%%
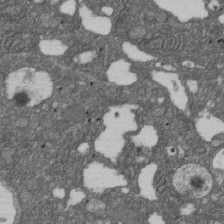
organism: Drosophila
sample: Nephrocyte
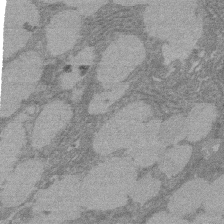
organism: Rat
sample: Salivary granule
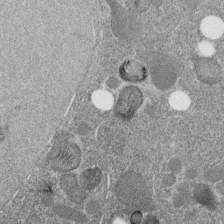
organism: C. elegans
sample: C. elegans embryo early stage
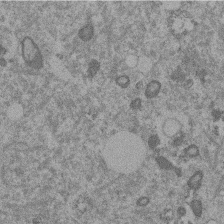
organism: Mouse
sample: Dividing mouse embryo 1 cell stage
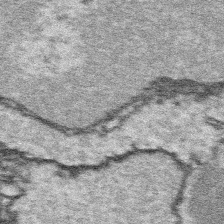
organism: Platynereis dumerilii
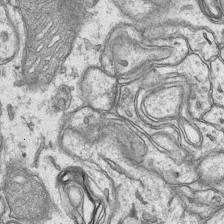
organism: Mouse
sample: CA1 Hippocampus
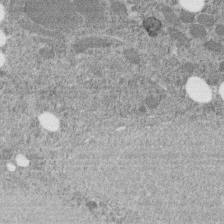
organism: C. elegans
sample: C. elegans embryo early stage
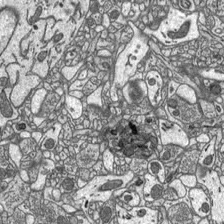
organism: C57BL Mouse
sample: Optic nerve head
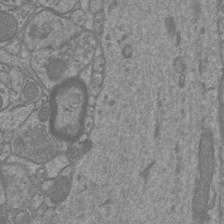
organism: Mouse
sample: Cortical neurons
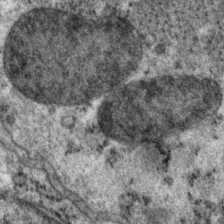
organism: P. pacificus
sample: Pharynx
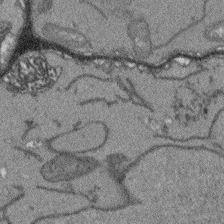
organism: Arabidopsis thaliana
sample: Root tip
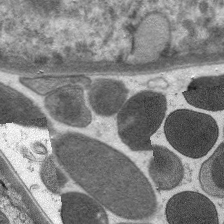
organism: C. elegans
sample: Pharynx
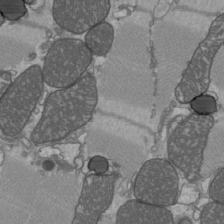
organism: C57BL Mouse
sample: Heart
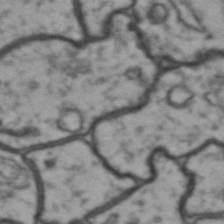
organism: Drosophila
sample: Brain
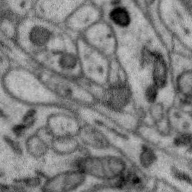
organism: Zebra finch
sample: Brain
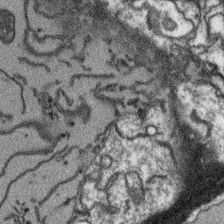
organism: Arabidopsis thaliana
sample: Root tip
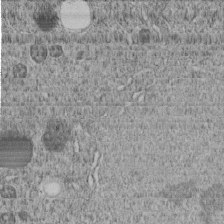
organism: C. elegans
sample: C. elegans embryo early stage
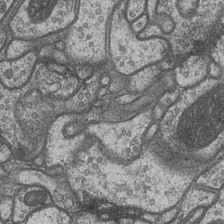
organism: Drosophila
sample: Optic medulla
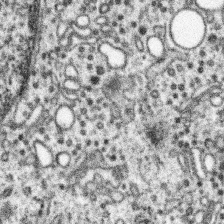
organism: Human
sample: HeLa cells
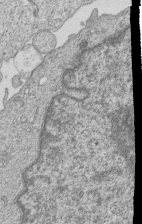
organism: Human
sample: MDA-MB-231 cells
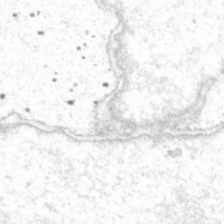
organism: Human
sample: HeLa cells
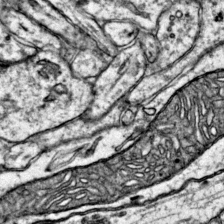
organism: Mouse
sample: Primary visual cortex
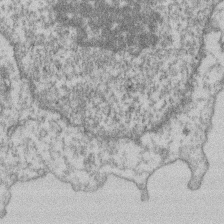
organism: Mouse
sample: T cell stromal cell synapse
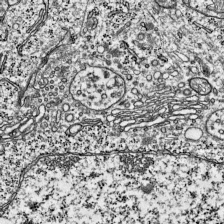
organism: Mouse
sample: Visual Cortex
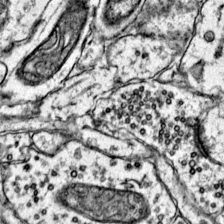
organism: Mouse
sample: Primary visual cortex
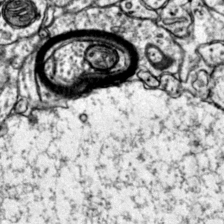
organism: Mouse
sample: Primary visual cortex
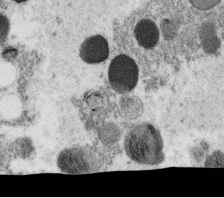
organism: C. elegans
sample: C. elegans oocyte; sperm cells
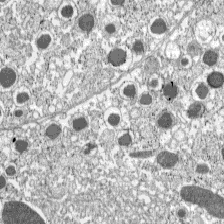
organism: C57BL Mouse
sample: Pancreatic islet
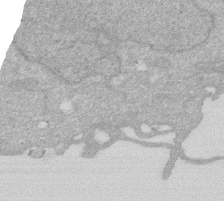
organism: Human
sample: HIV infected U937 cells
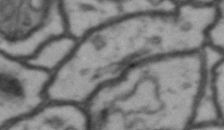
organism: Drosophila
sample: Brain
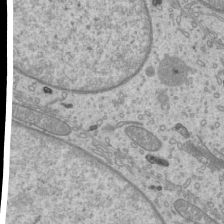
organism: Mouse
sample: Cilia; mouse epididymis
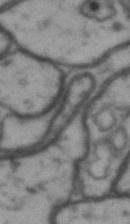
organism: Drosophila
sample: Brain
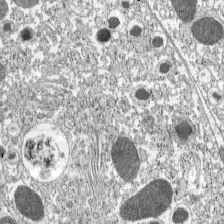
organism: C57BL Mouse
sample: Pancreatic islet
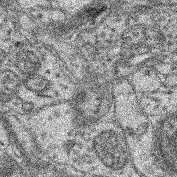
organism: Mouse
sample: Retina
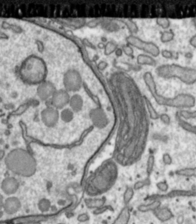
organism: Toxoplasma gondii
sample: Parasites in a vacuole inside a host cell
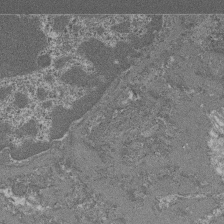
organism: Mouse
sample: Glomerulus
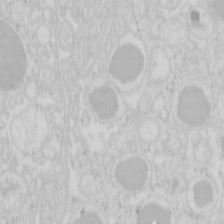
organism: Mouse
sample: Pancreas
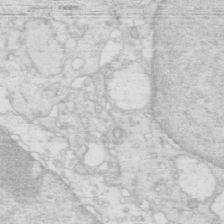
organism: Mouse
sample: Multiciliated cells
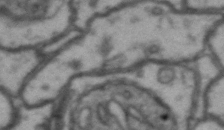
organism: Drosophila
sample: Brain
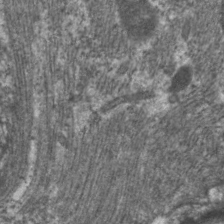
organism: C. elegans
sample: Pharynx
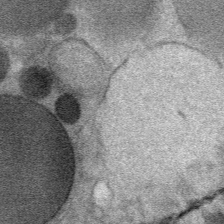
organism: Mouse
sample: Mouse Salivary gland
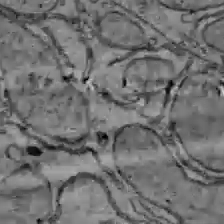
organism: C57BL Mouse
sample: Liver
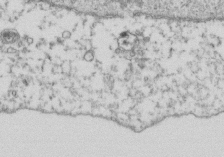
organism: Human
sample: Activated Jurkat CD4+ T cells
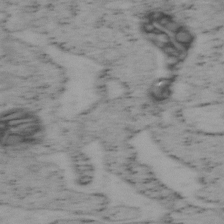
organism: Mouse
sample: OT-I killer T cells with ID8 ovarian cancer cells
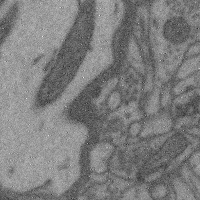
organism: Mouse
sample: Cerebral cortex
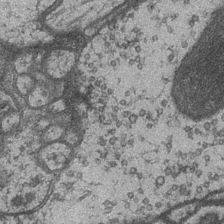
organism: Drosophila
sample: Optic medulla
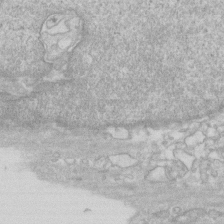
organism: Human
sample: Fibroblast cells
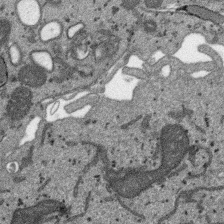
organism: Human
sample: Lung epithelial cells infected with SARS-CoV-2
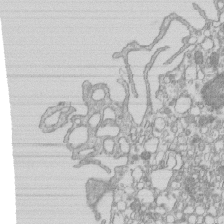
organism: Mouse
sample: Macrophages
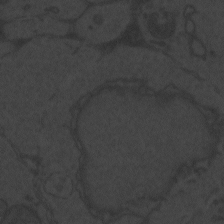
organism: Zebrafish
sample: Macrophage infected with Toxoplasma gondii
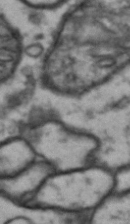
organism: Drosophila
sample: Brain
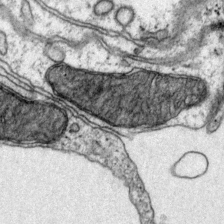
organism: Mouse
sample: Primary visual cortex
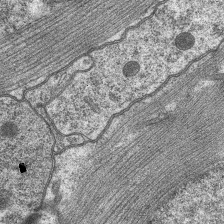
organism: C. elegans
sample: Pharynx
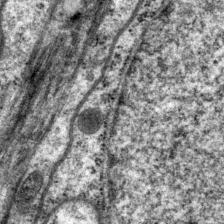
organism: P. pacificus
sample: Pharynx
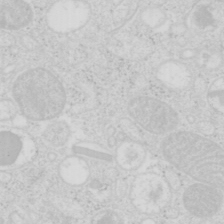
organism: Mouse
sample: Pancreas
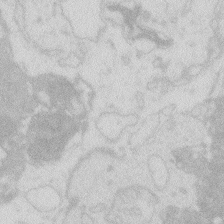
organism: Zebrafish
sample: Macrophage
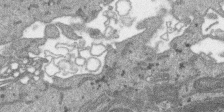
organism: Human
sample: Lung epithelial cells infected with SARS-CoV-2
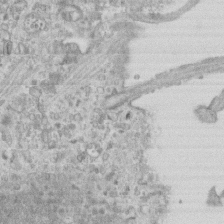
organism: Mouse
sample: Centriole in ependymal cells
%%
Repeat the preceding records exactly but drop the images.

__SOLUTION__
organism: Drosophila
sample: Nephrocyte
organism: Rat
sample: Salivary granule
organism: C. elegans
sample: C. elegans embryo early stage
organism: Mouse
sample: Dividing mouse embryo 1 cell stage
organism: Platynereis dumerilii
organism: Mouse
sample: CA1 Hippocampus
organism: C. elegans
sample: C. elegans embryo early stage
organism: C57BL Mouse
sample: Optic nerve head
organism: Mouse
sample: Cortical neurons
organism: P. pacificus
sample: Pharynx
organism: Arabidopsis thaliana
sample: Root tip
organism: C. elegans
sample: Pharynx
organism: C57BL Mouse
sample: Heart
organism: Drosophila
sample: Brain
organism: Zebra finch
sample: Brain
organism: Arabidopsis thaliana
sample: Root tip
organism: C. elegans
sample: C. elegans embryo early stage
organism: Drosophila
sample: Optic medulla
organism: Human
sample: HeLa cells
organism: Human
sample: MDA-MB-231 cells
organism: Human
sample: HeLa cells
organism: Mouse
sample: Primary visual cortex
organism: Mouse
sample: T cell stromal cell synapse
organism: Mouse
sample: Visual Cortex
organism: Mouse
sample: Primary visual cortex
organism: Mouse
sample: Primary visual cortex
organism: C. elegans
sample: C. elegans oocyte; sperm cells
organism: C57BL Mouse
sample: Pancreatic islet
organism: Human
sample: HIV infected U937 cells
organism: Drosophila
sample: Brain
organism: Mouse
sample: Cilia; mouse epididymis
organism: Drosophila
sample: Brain
organism: C57BL Mouse
sample: Pancreatic islet
organism: Mouse
sample: Retina
organism: Toxoplasma gondii
sample: Parasites in a vacuole inside a host cell
organism: Mouse
sample: Glomerulus
organism: Mouse
sample: Pancreas
organism: Mouse
sample: Multiciliated cells
organism: Drosophila
sample: Brain
organism: C. elegans
sample: Pharynx
organism: Mouse
sample: Mouse Salivary gland
organism: C57BL Mouse
sample: Liver
organism: Human
sample: Activated Jurkat CD4+ T cells
organism: Mouse
sample: OT-I killer T cells with ID8 ovarian cancer cells
organism: Mouse
sample: Cerebral cortex
organism: Drosophila
sample: Optic medulla
organism: Human
sample: Fibroblast cells
organism: Human
sample: Lung epithelial cells infected with SARS-CoV-2
organism: Mouse
sample: Macrophages
organism: Zebrafish
sample: Macrophage infected with Toxoplasma gondii
organism: Drosophila
sample: Brain
organism: Mouse
sample: Primary visual cortex
organism: C. elegans
sample: Pharynx
organism: P. pacificus
sample: Pharynx
organism: Mouse
sample: Pancreas
organism: Zebrafish
sample: Macrophage
organism: Human
sample: Lung epithelial cells infected with SARS-CoV-2
organism: Mouse
sample: Centriole in ependymal cells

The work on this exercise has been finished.